Then, while reading some other articles quoting what Obama had previously said about the Voting Rights case currently going before the Supreme Court…I was shocked again.

Check this out…This is the first article/commentary I read this morning. Scalia: Voting Rights Act Is ‘Perpetuation Of Racial Entitlement’

There were audible gasps in the Supreme Court’s lawyers’ lounge, where audio of the oral argument is pumped in for members of the Supreme Court bar, when Justice Antonin Scalia offered his assessment of a key provision of the Voting Rights Act. He called it a “perpetuation of racial entitlement.”

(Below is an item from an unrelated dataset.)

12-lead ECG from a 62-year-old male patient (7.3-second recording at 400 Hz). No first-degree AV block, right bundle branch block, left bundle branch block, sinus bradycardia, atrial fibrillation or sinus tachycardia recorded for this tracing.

The comment came as part of a larger riff on a comment Scalia made the last time the landmark voting law was before the justices. Noting the fact that the Voting Rights Act reauthorization passed 98-0 when it was before the Senate in 2006, Scalia claimed four years ago that this unopposed vote actually undermines the law: “The Israeli supreme court, the Sanhedrin, used to have a rule that if the death penalty was pronounced unanimously, it was invalid, because there must be something wrong there.”

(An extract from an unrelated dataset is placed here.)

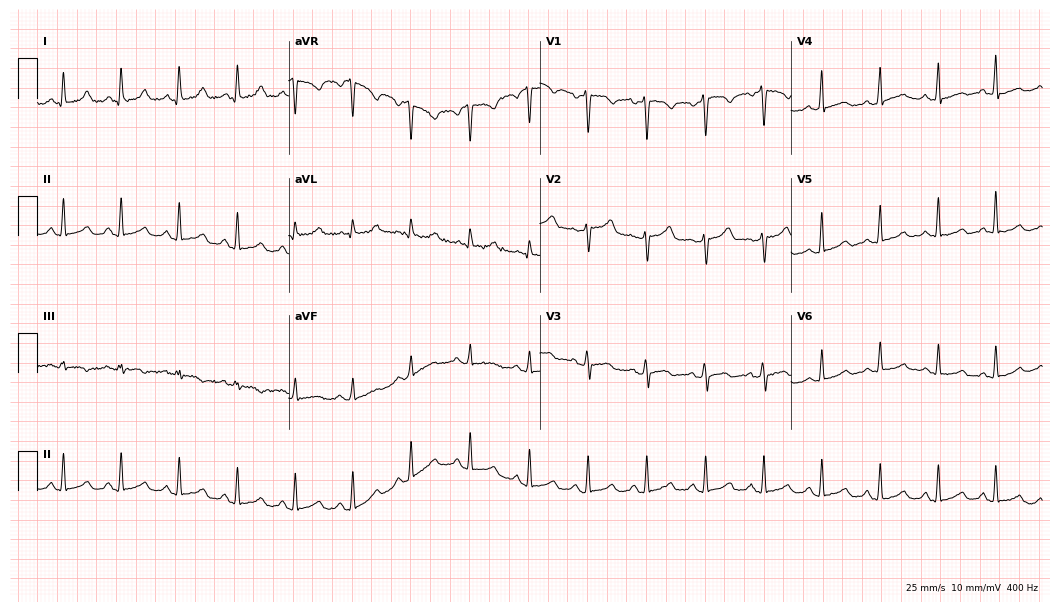
ECG (10.2-second recording at 400 Hz) — a female, 53 years old. Findings include sinus tachycardia (a sinus rate of 100 beats per minute or more).

That was an unusual comment when it was made, but Scalia’s expansion on it today raises concerns that his suspicion of the Act is rooted much more in racial resentment than in a general distrust of unanimous votes. Scalia noted when the Voting Rights Act was first enacted in 1965, it passed over 19 dissenters. In subsequent reauthorizations, the number of dissenters diminished, until it passed the Senate without dissent seven years ago. Scalia’s comments suggested that this occurred, not because of a growing national consensus that racial disenfranchisement is unacceptable, but because lawmakers are too afraid to be tarred as racists. His inflammatory claim that the Voting Rights Act is a “perpetuation of racial entitlement” came close to the end of a long statement on why he found a landmark law preventing race discrimination in voting to be suspicious.

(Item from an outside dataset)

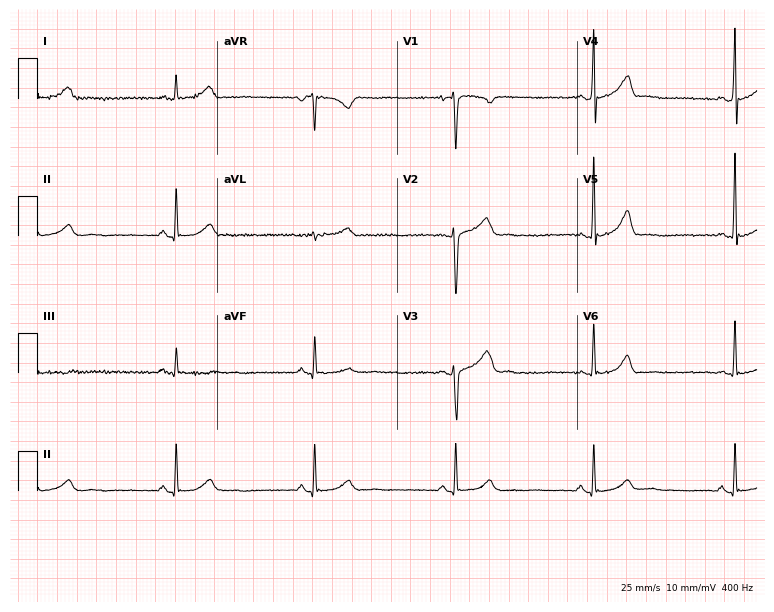
12-lead ECG (7.3-second recording at 400 Hz) from a man, 25 years old. Findings include sinus bradycardia (a sinus rate of 50 beats per minute or less).

It should be noted that even one of Scalia’s fellow justices felt the need to call out his remark. Justice Sotomayor asked the attorney challenging the Voting Right Act whether he thought voting rights are a racial entitlement as soon as he took the podium for rebuttal.

I knew Scalia was an ass…but what the hell is he doing making statements like this…statements that sound like something one of the talking heads at Fox News would say.

And when I saw that, I began to dig into the Voting Right Act, and what Obama had to say about the case. This was the second article/commentary I read about this subject: Supreme Court justices hint at striking Voting Rights Act provision

Even before Wednesday’s oral arguments, there were signs that Section 5 might be in trouble. The Supreme Court expressed “serious misgivings” about the provision in a 2009 case, saying the requirements intruded into an area that has traditionally belonged to state and local governments.

The court avoided a broad ruling on constitutional grounds in that case, but its decision to take up the issue again four years later was seen as a strong indication that those misgivings had grown.

President Obama also seemed to signal last week that a loss at the Supreme Court was possible, if not likely. Obama said in a local television interview last week that losing Section 5 of the Voting Rights Act would not cause people to lose their right to vote.

“People will still have the same rights not to be discriminated against when it comes to voting,” Obama said. “You just won’t have this mechanism, this tool, that allows you to kind of stay ahead of certain practices.”

Say…What the fuck? Obama, a black man, does not seem to be too concerned over the Supremes fucking with Section 5?

Here’s the SCOTUSblog’s take on today’s courtroom events:

From the Shelby County argument : SCOTUSblog

Afternoon round-up: Shelby County v. Holder : SCOTUSblog

Argument recap: Voting law in peril — maybe : SCOTUSblog

Post-argument commentary: Voting rights are an American entitlement : SCOTUSblog

You can read the court transcript here: 12-96.exe – 12-96.pdf

Newspapers and MSM news outlets had their usual reporting of the hearing today:

Conservative Justices Voice Skepticism on Voting Law –

US supreme court leans towards striking part of Voting Rights Act | Law |

I could not find any mention on CNN, as I said…usual reporting.

I also could not find a comment from Fox News, again the usual reporting, since Scalia was pushing their usual talking points.

But the blogging world went nuts over Scalia…and the rest of the Courts comments today.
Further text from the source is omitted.